Theme parks, museums, and other educational and entertainment facilities commonly rely on robotic assemblies that simulate the appearance, sound and movements of living or extinct animals for their displays. For example, many museums such as the Smithsonian National Museum of Natural History in Washington, D.C. or the Lawrence Hall of Science in Berkeley, Calif., have sponsored exhibits featuring robotic dinosaurs, mastodons, sabre tooth tigers and other extinct or living species of animals. However, the movement of such robotic creatures is fairly limited--to such things as the movement of neck and head, opening of jaws, movement of one or both forelegs, movement of tail, and sometimes a step by the rear legs, and are typically not able to provide such movement at what would have been normal speed for such creatures. This inability of the robotic creatures to move naturally limits the realism of the displays.

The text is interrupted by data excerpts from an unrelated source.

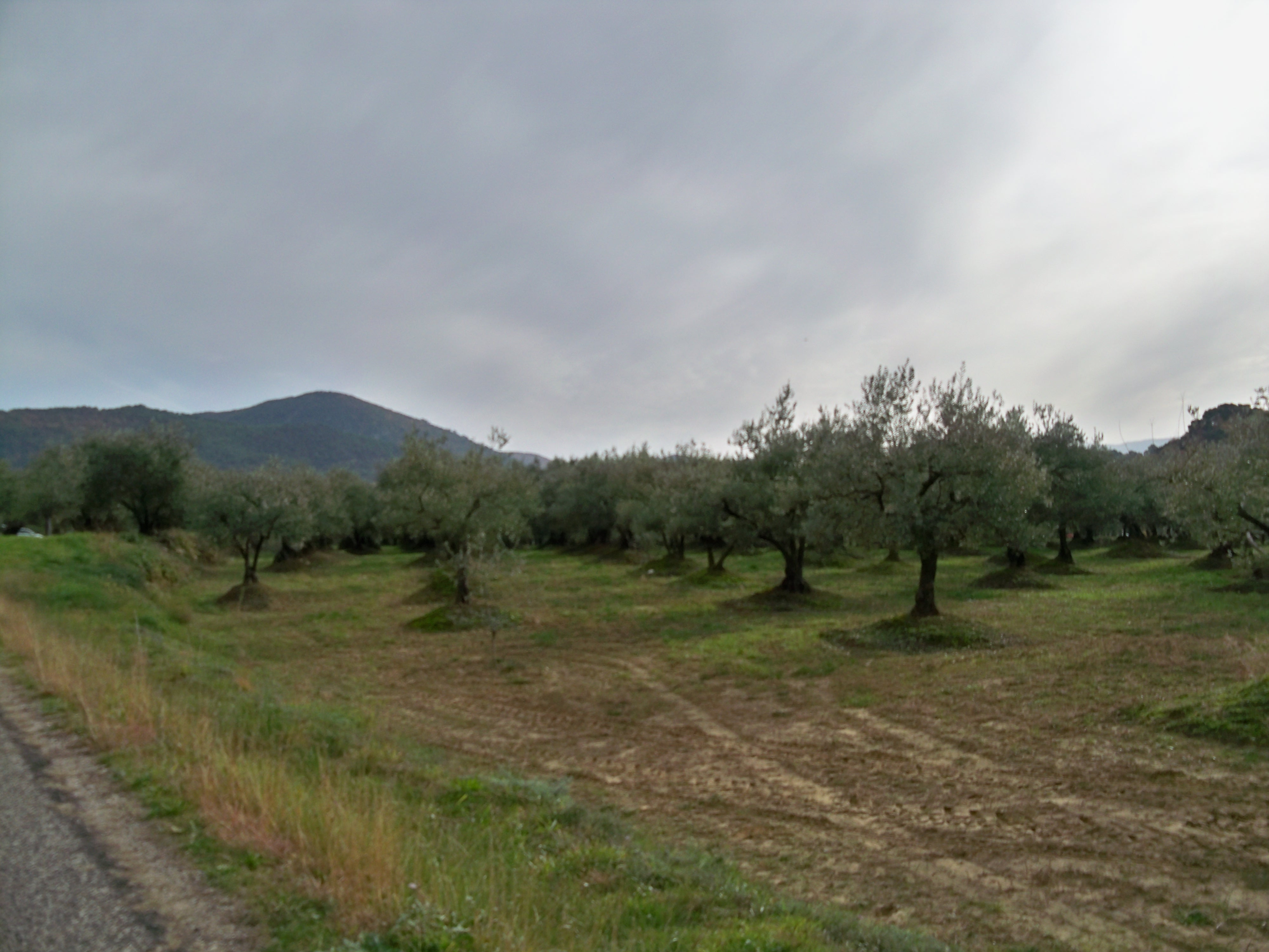 Oliviers sur la commune de Chateauneuf de Bordette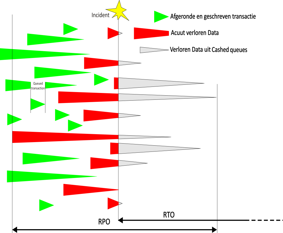 schematische weergave van de begrippen RPO en RTO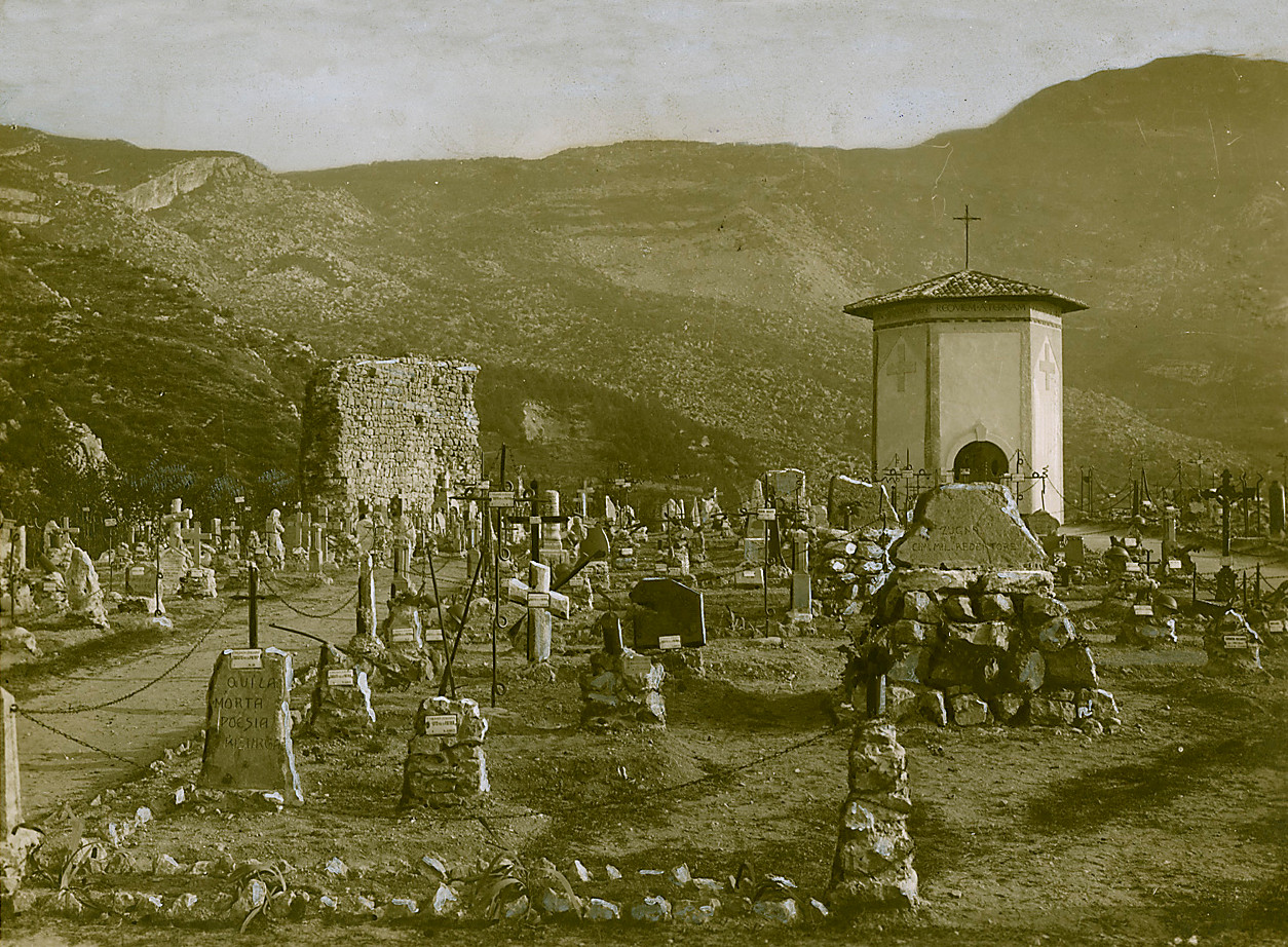 Cimitero militare di Castel Dante (Rovereto), lo Zugna sullo sfondo. Fot. Filipini-Rovereto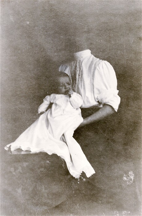 Неизвестный фотограф II половины XIX века. Спрятанная мать.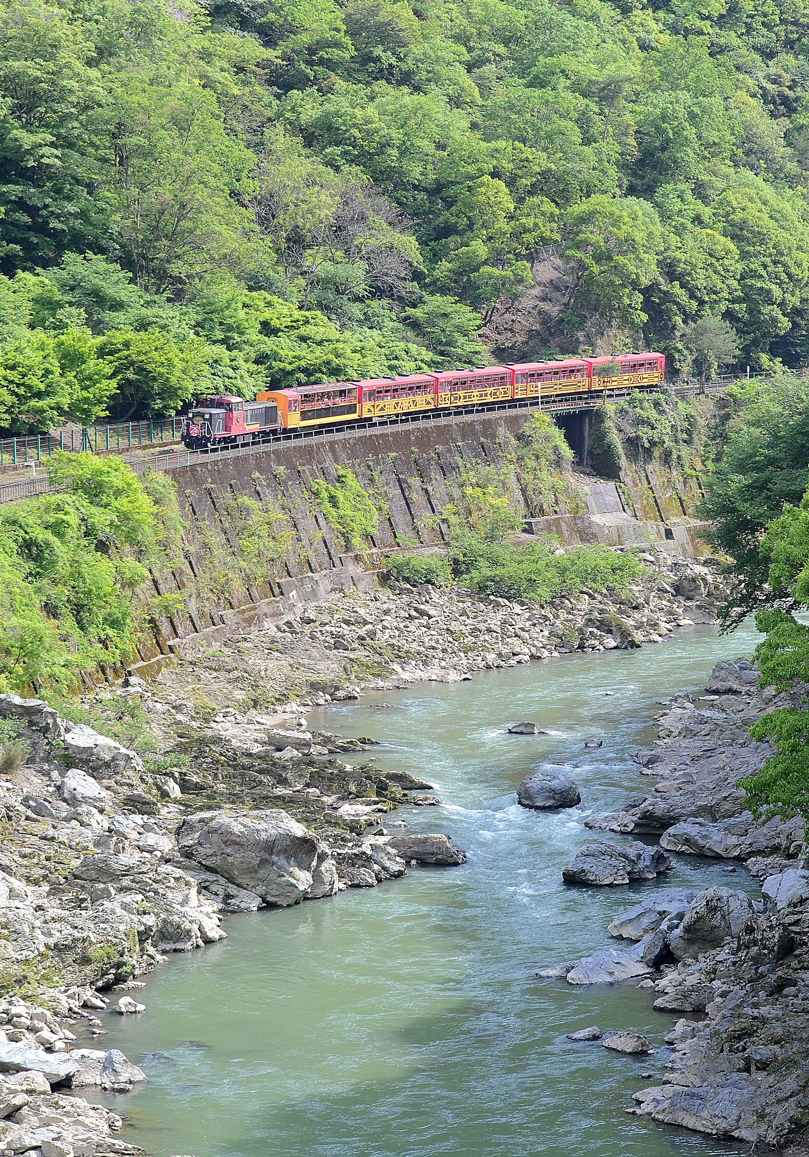 保津峡渓谷を走行する嵯峨野観光鉄道嵯峨野観光線のトロッコ列車 （保津峡駅ホームから撮影）

Disneyland.RTM. park, the world-famous theme park, uses Audio-Animatronics.RTM. robotic figures in conjunction with its attractions and rides to simulate humans as well as human and animal characters made famous in Disney.RTM. films. Such figures typically talk and/or sing, and move. The figures are usually provided with a number of hydraulic or pneumatic actuators that move various parts of the robotic assembly. The movements of such figures are also limited, with the torso of a human or human-like figure having generally no more than five degrees of freedom. Such torso movement typically include movement of either arm forward, bowing (torso forebend), tilting the torso from side to side (torso sidebend) and twisting the torso about the waist (torso twist). All of these functions are powered by linear hydraulic or pneumatic cylinders.

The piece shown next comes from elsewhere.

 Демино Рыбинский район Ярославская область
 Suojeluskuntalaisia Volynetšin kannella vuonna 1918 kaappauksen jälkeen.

Such conventional human or human-like robotic figures have never been able to fully duplicate human torso and shoulder motions at human-like speed because of the difficulty in fitting the necessary actuators and structure into the confines of a body the same size and shape as a human body. The torso mechanisms used in conventional robotic figures contain many compromises, such as limits in the range of motion of many of the joints, and geometry which limits movement and/or space inside the torso. The result is that the ability to realistically duplicate the movement of a human with such a figure is restricted. For example, the human muscle/skeleton system allows us to independently shrug each shoulder, or laterally move one shoulder, without moving the other shoulder. Conventional robotic figures are unable to provide such functions without eliminating one or more existing degree of freedom in the assembly. Additionally, conventional prior art robotic figures typically use a crank-arm linkage system connecting the pneumatic or hydraulic actuators to the joints. Such mechanisms cannot operate through the full human range of motion. For example, the arm forward function is limited to about 100 degrees of travel about the shoulder socket of the robot, as compared to the human range of about 200 degrees.

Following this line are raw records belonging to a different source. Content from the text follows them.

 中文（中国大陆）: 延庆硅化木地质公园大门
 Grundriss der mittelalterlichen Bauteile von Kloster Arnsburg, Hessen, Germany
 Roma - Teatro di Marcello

Most Audio-Animatronics.RTM. figures are constructed to be approximately the same size as a human being. In addition to the linkage system, the hydraulic or pneumatic actuators and hoses, it is desirable to place the valves, electronic control circuits and audio devices within the robotic figure to reduce the number of wires and hoses leading into the figure. The inclusion of all these parts, however, would further reduce the degrees of freedom that could be fit into the torso, and would restrict the ability of the robotic figure to simulate the movement of a human torso. While it would be desirable to add realism to robotic figures by adding more operating functions, which requires more actuators and more moving mechanical parts, the current mechanical design of robotic figures leaves very little extra room for additional functions and components. If adequate room were provided for the additional functions and conventional components which would enable the robotic figure to closely simulate human movement, the robot would be unrealistically large.
Thus, it would be desirable to provide a robotic torso assembly which fits within the physical size of a normal human torso and which is able to closely simulate human torso and shoulder movements.